CEDC And Russian Standard Agree To Revised Transaction
Terms of the Revised Transaction
Effective immediately, RTL has released contractual restrictions on $50 million in cash previously invested in CEDC to allow CEDC to use this cash for working capital and general corporate purposes, and committed to make available a $15 million revolving credit facility to CEDC (drawable no earlier than February 1, 2013), subject to definitive documentation and the provision of reasonably satisfactory security by CEDC. Russian Standard has also committed to provide CEDC with up to $107 million of new capital (reduced by the amount of the commitment under the new revolving credit facility) subject to and conditional upon an overall restructuring of CEDC's capital structure that is acceptable to CEDC and Russian Standard.

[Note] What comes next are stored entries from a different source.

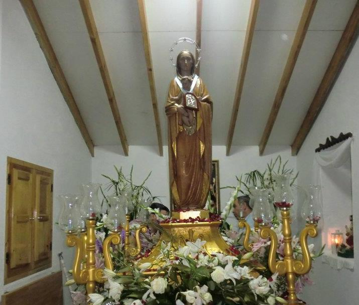 Ntra. Sra. de la Esperanza. Patrona del Barrio del Progreso
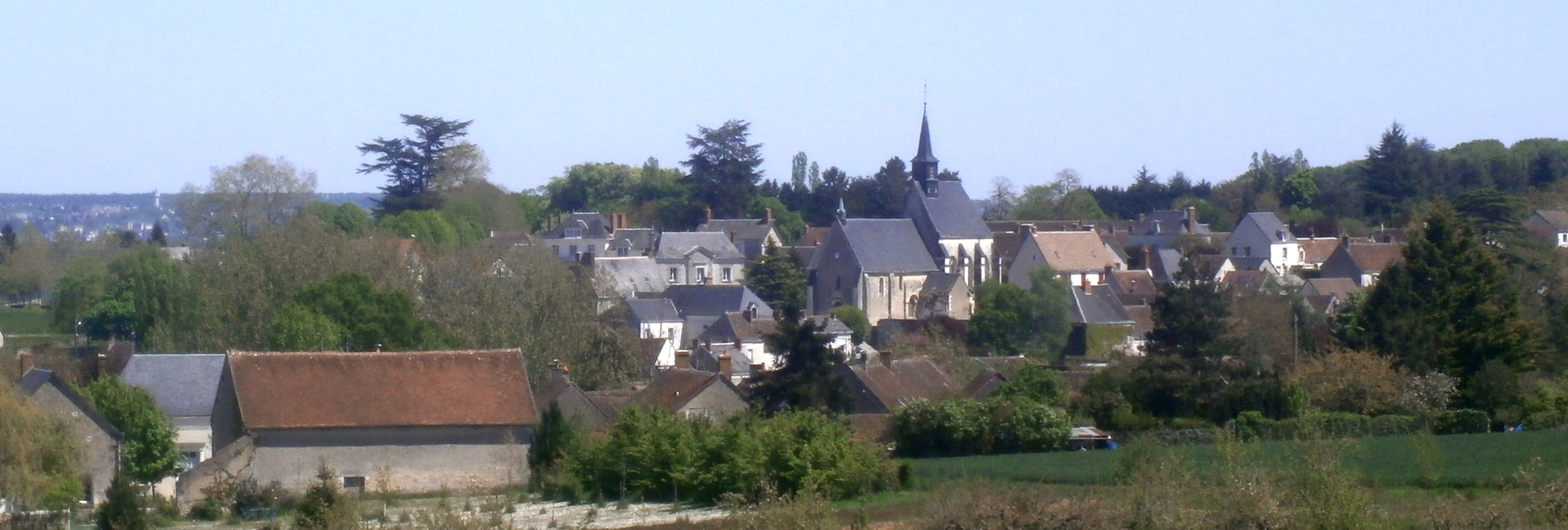 Panorama général du village de Francueil.
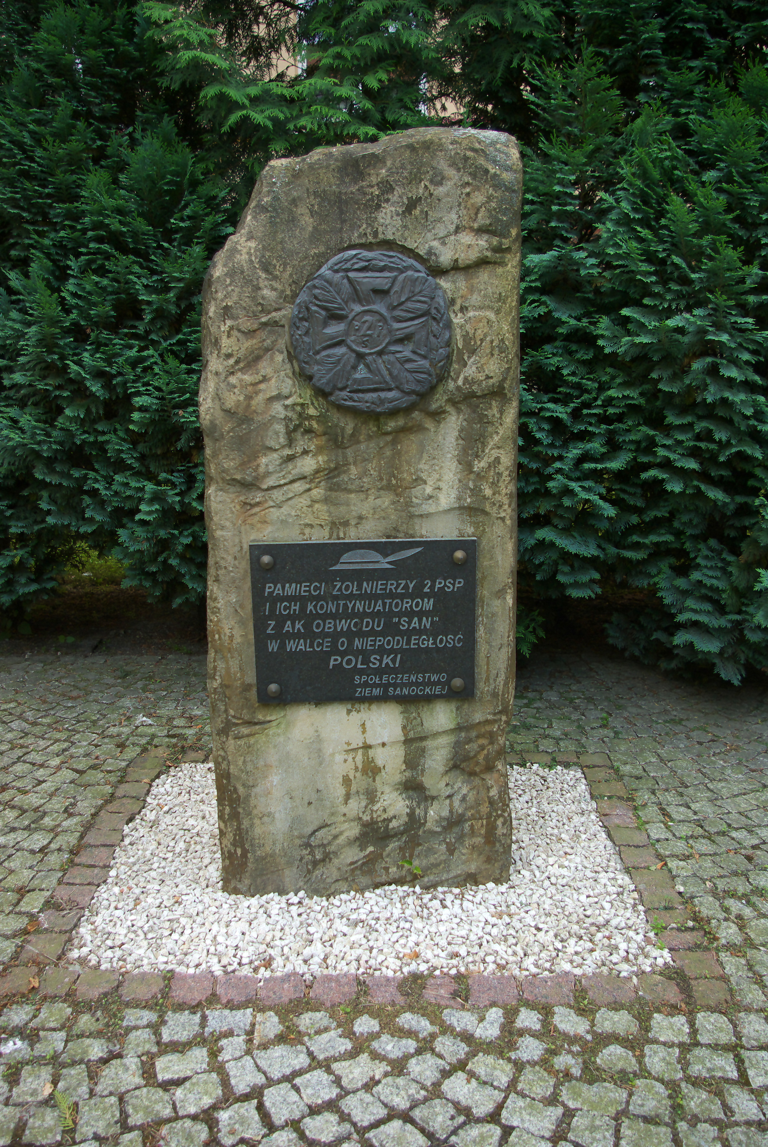 Kamień pamiątkowy upamiętniający 2 Pułk Strzelców Podhalańskich i oddział OP-23 Armii Krajowej w Sanoku

In exchange, CEDC will provide guarantees and liens on assets of its subsidiaries in respect of the debt currently evidenced by $50 million of senior CEDC notes held by Russian Standard. In addition, CEDC has agreed to certain corporate governance changes, including:
- The creation of an Operational Management Committee to oversee all day-to-day business and operational management of CEDC with CEDC management to report directly to this committee. The Operational Management Committee will consist of Mr. Roustam Tariko, Mr. Scott Fine and another CEDC board member nominated by Russian Standard.
- The creation of a Restructuring Committee with full responsibility for all matters related to any restructuring of CEDC's capital. The Restructuring Committee will consist of three non-Russian Standard directors and Mr. Roustam Tariko.

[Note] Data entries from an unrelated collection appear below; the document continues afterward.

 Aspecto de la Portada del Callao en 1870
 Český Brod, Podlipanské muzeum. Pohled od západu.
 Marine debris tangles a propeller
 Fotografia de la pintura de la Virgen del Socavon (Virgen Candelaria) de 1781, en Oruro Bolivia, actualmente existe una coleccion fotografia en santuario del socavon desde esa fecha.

- The appointment of Grant Winterton, the current Chief Executive Officer of the Russian Alcohol Group - a CEDC subsidiary, as Chief Executive Officer of CEDC effective January 10, 2013.
CEDC and Russian Standard have also reached agreement on the slate of directors to be proposed at the next annual general meeting of CEDC shareholders, which will be convened as soon as practicable. The slate of directors will consist of three directors nominated by Russian Standard and three directors nominated by non-Russian Standard directors. In addition, shareholders will be given the opportunity to elect a seventh director from among two candidates, one nominated by Russian Standard and one by the non-Russian Standard directors.